The NFA was co-written by the National Rifle Association, which helped ensure that the law would be narrow in scope and focused on ensuring the criminal element could not easily obtain the means to outgun law enforcement and endanger ordinary citizens while continuing to safeguard the means of self-defense for the law-abiding.
The key provisions of the NFA regulated Machine Guns, Short-Barreled Rifles (SBRs), and Silencers (usually called suppressors in the firearm community). The law defined a Machine Gun as any weapon that fired multiple rounds with a single trigger pull and SBRs as any weapon with a buttstock and a barrel length of less than 16 inches. Heavy restrictions were placed on Machine Guns, which has led to only a single instance of their use in a murder since the enaction of the NFA. SBRs and Silencers were far easier to obtain than Machine Guns and simply required the purchase of a tax stamp for the price of $200.

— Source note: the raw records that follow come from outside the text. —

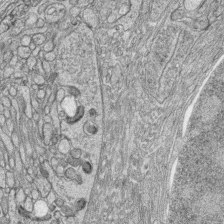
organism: Zebrafish
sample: synaptic ribbons in rod cells and cone cells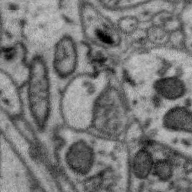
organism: Zebra finch
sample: Brain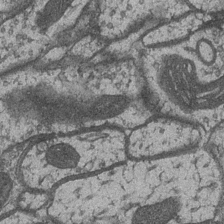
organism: Drosophila
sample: Optic medulla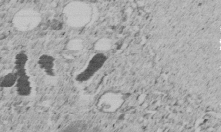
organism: C. elegans
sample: C. elegans embryo early stage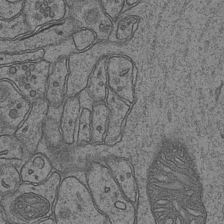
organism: Mouse
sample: CA1 Hippocampus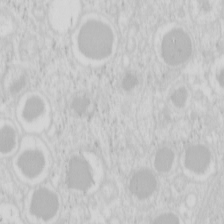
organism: Mouse
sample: Pancreas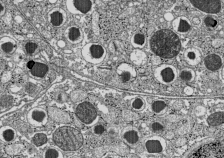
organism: C57BL Mouse
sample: Pancreatic islet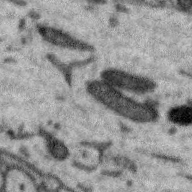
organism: Zebra finch
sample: Brain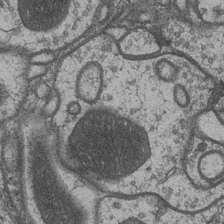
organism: Drosophila
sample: Optic medulla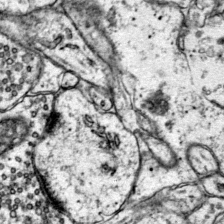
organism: Mouse
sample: Primary visual cortex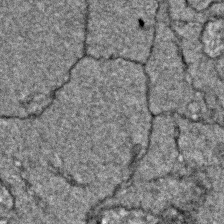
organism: Zebrafish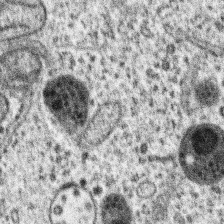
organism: Human
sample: HeLa cells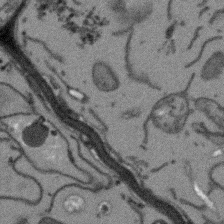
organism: Arabidopsis thaliana
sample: Root tip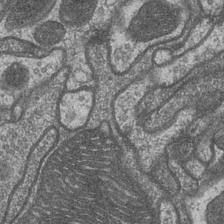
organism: Drosophila
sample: Optic medulla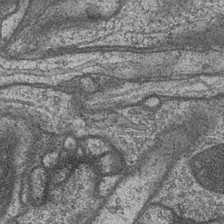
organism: Drosophila
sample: Optic medulla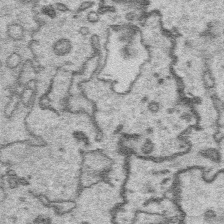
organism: Platynereis dumerilii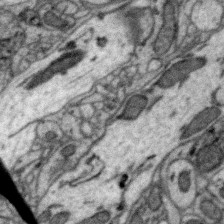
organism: Zebra finch
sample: Brain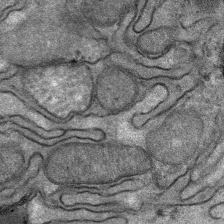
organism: Mouse
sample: Mouse Salivary gland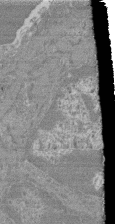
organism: Mouse
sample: Glomerulus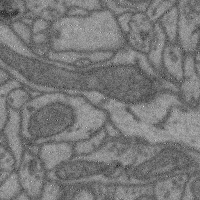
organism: Mouse
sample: Cerebral cortex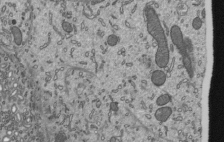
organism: Mouse
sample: Mouse epididymis efferent ductule cilia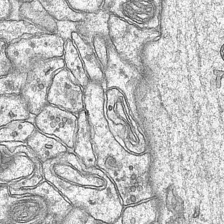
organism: Mouse
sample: CA1 Hippocampus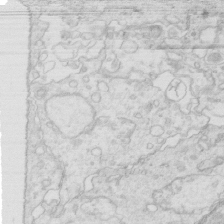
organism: Mouse
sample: Multiciliated cells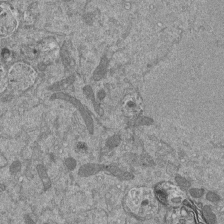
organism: Mouse
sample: ED-1 cell nuclei; centrioles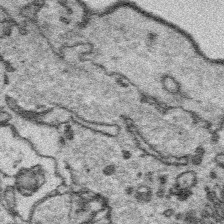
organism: Platynereis dumerilii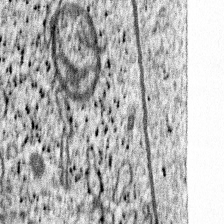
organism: Human
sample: HeLa cells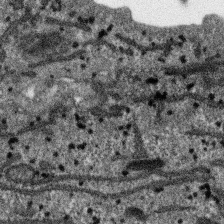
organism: Human
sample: Lung epithelial cells infected with SARS-CoV-2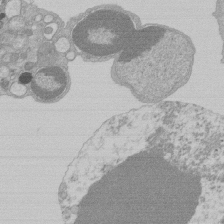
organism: Mouse
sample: Activated Pmel transgenic CD8+ T Cells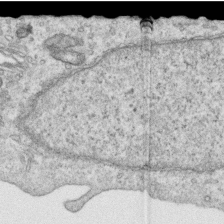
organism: Human
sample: Centriole in RPE cells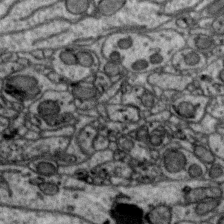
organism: Zebra finch
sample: Brain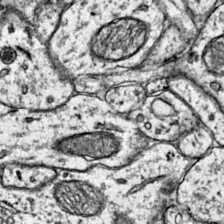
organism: Mouse
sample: Primary visual cortex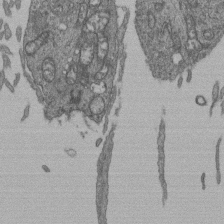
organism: Human
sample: Retinal organoid Rod and Cone cells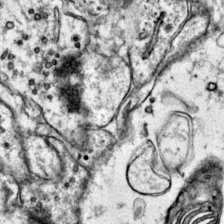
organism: Mouse
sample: Primary visual cortex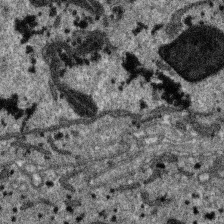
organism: Human
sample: Lung epithelial cells infected with SARS-CoV-2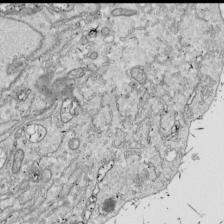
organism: Drosophila
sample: Cell division; meiosis; drosophila spermatocytes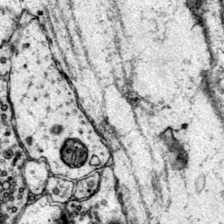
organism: Mouse
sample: Primary visual cortex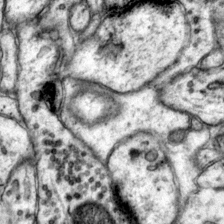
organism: Mouse
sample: Primary visual cortex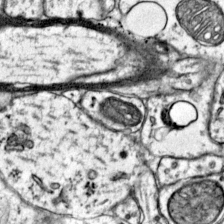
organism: Mouse
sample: Primary visual cortex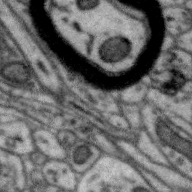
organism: Zebra finch
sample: Brain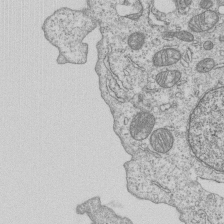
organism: Human
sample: MDA-MB-231 cells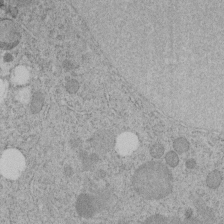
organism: C. elegans
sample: C. elegans embryo early stage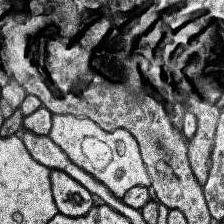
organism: Human
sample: Temporal Lobe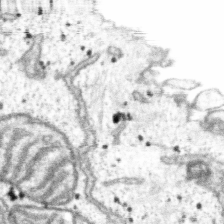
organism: Human
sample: HeLa cells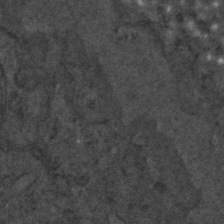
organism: C. elegans
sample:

While the NFA has been updated several times over the years, and some additional laws (like the Assault Weapons Ban) have come and gone, the basic provisions on Machine Guns, SBRs, and Silencers remain. However, new technology and weapon accessories have thrown a wrench in the clear interpretation of the law and led to a furious debate across America.
The Pistol Brace
The first pistol stabilizing brace was invented in 2012 by Army veteran Alex Bosco. Several different designs of pistol brace soon proliferated throughout the firearm community, with some designed to attach to the arm and others designed to stabilize by resting on the shooter’s cheek (but not the shoulder). The Bureau of Alcohol, Tobacco, Firearms and Explosives (ATF) initially approved the use of pistol braces on AR-15 style pistols without being classified as SBRs, since the braces were not designed to be fired from the shoulder.
In 2015, the ATF rescinded its approval of the pistol stabilizing brace for AR-15 style pistols as it had become clear that many firearm owners were putting braces on AR-15s but then functionally using them as butt stocks, essentially circumventing the NFA rules requiring registration of SBRs.

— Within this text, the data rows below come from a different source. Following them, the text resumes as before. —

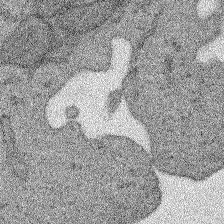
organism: Human
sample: HeLa cells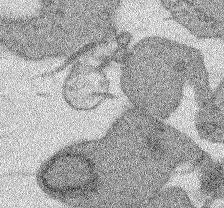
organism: Human
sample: HeLa cells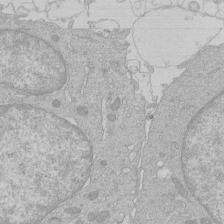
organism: Human
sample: Macrophage cells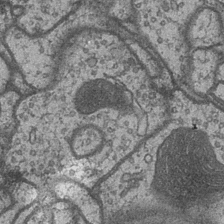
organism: Drosophila
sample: Optic medulla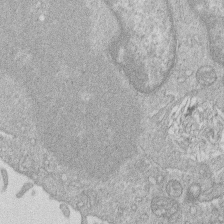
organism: Human
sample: Macrophage cells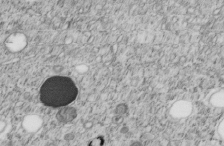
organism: C. elegans
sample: C. elegans embryo early stage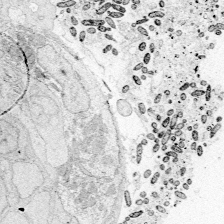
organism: Zebrafish
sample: Whole-Brain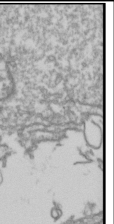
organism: Drosophila
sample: Cell division; meiosis; drosophila spermatocytes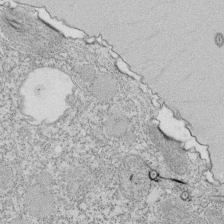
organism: Tetrahymena
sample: Cilia in tetrahymena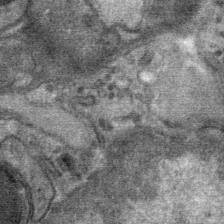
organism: Mouse
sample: Mouse Salivary gland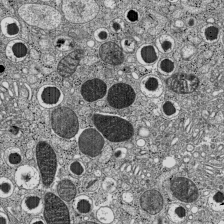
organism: C57BL Mouse
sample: Pancreatic islet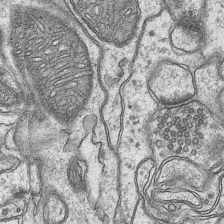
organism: Mouse
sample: CA1 Hippocampus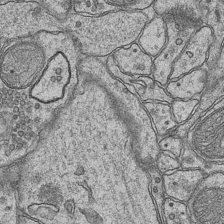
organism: Mouse
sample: CA1 Hippocampus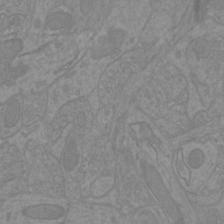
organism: Mouse
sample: Cortical neurons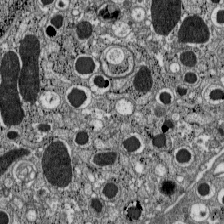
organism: C57BL Mouse
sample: Pancreatic islet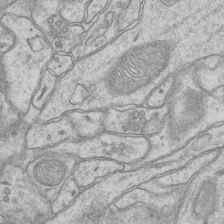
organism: Mouse
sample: CA1 Hippocampus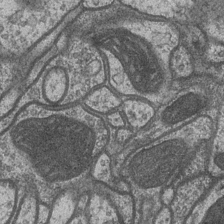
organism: Drosophila
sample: Optic medulla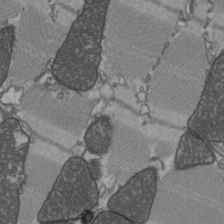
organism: C57BL Mouse
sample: Heart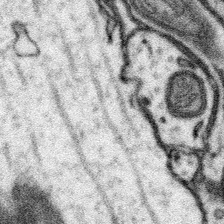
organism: Mouse
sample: Somatosensory cortex neuropil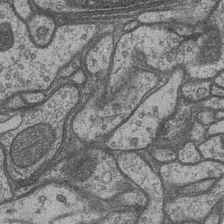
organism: Drosophila
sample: Optic medulla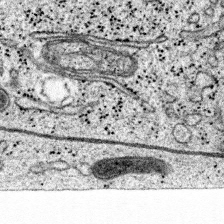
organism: Human
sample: HeLa cells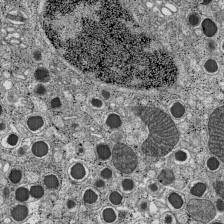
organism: C57BL Mouse
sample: Pancreatic islet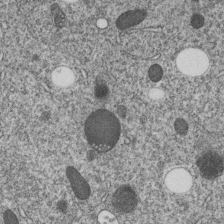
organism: C. elegans
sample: C. elegans embryo early stage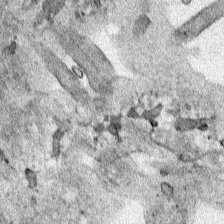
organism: Human
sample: Mitochondria in HCT116 cells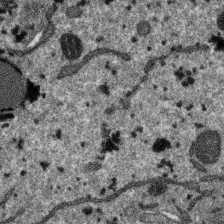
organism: Human
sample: Lung epithelial cells infected with SARS-CoV-2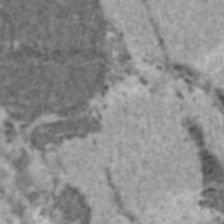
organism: C57BL Mouse
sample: Heart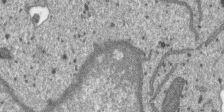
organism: Human
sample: Lung epithelial cells infected with SARS-CoV-2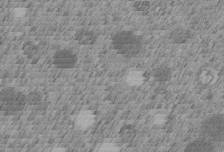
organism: C. elegans
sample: C. elegans embryo early stage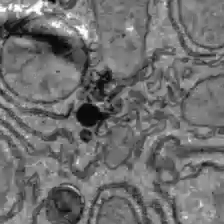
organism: C57BL Mouse
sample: Liver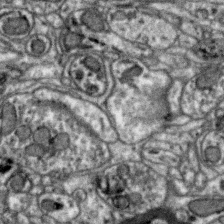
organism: Zebra finch
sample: Brain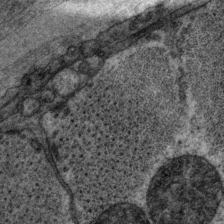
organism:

In 2017, the ATF changed course again, once more allowing the use of pistol stabilizing braces. That status quo held for five years until the use of “AR pistols” in several mass shootings in 2022. In response to these events, President Biden directed the ATF to reconsider its classification of pistol braces. This led to its decision in recent days that pistol braces would once more be considered butt stocks and that, moving forward, all weapons previously classified as “pistol builds” would now have to be registered as SBRs.

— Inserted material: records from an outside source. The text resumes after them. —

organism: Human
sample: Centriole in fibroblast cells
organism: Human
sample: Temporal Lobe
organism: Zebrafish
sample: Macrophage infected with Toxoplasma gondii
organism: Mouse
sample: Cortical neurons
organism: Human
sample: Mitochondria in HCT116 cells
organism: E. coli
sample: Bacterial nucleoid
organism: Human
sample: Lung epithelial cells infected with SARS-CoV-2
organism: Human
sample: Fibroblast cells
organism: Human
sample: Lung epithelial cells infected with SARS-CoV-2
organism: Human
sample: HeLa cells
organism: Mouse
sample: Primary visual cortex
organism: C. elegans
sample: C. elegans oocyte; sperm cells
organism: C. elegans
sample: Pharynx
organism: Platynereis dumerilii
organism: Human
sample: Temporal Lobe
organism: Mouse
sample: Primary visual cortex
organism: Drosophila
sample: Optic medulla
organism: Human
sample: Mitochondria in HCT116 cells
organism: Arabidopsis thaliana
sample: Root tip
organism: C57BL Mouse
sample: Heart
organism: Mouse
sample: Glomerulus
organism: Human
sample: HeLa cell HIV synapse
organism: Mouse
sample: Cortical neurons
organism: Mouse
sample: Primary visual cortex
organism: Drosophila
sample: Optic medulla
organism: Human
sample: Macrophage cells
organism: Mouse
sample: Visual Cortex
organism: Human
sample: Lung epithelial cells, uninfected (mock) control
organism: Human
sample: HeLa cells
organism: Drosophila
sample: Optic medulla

Bump Stocks, Trigger Cranks, Etc.
Unlike pistol stabilizing braces, firearm attachments such as bump stocks and trigger cranks that mimic or simulate automatic fire have been around for quite some time and have only recently faced attempts of regulation by the ATF. This is because the NFA is very specific in the language used to define a Machine Gun.
A weapon is not considered automatic and subject to regulation under the NFA if it does not have an internal mechanism that allows for multiple shots with one trigger pull. Even though external devices such as bump stocks and trigger cranks allow for a far more rapid rate of fire than can typically be accomplished by manually pulling the trigger, there is still, nevertheless, one shot for every time a trigger is pulled. Additionally, such devices have traditionally been considered “knick-knacks” with little practical application since they heavily affect the accurate use and control of the weapons they’re attached to.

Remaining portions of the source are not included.